Your goal - Filter the entries below down to the lines that hold "esophagus".

Given data -
#####
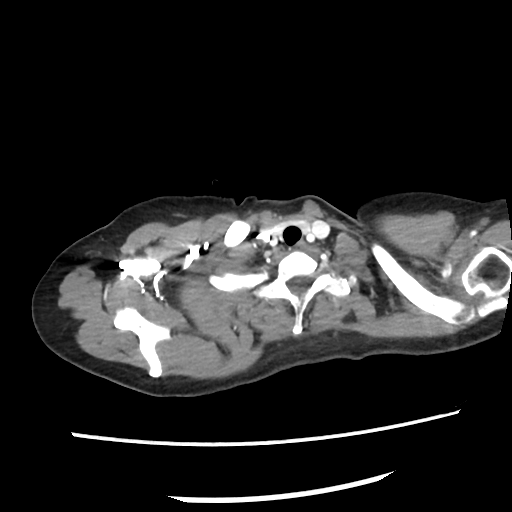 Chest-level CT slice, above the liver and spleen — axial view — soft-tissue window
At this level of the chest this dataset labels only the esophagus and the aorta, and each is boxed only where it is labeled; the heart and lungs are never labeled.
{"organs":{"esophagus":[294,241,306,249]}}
#####
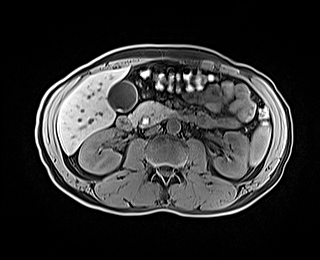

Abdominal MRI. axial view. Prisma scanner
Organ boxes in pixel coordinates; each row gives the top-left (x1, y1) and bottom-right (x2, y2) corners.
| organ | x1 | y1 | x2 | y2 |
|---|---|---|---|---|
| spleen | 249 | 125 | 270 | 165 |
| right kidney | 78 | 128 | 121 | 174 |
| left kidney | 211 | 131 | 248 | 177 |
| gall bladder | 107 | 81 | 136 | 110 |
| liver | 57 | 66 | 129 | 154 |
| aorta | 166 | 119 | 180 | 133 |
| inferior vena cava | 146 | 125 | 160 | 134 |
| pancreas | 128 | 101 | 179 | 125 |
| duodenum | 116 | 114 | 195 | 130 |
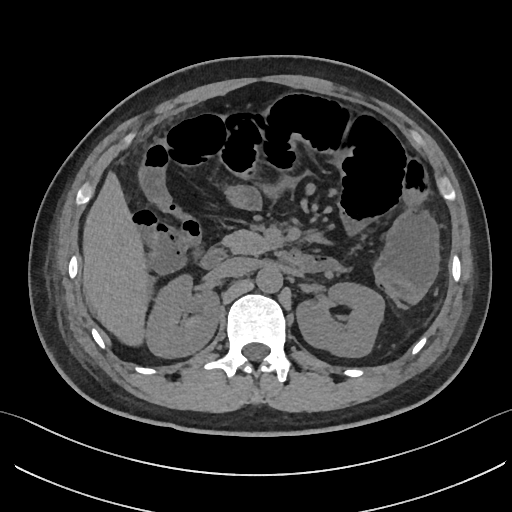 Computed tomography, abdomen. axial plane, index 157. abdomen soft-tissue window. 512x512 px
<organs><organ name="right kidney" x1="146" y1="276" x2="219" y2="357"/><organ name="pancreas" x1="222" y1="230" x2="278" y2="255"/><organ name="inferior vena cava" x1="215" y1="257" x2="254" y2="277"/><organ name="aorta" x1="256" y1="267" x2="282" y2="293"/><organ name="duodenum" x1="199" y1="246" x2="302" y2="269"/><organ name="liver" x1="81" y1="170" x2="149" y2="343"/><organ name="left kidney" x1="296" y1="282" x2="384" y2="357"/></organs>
#####
Answer for this exercise -
At this level of the chest this dataset labels only the esophagus and the aorta, and each is boxed only where it is labeled; the heart and lungs are never labeled.
{"organs":{"esophagus":[294,241,306,249]}}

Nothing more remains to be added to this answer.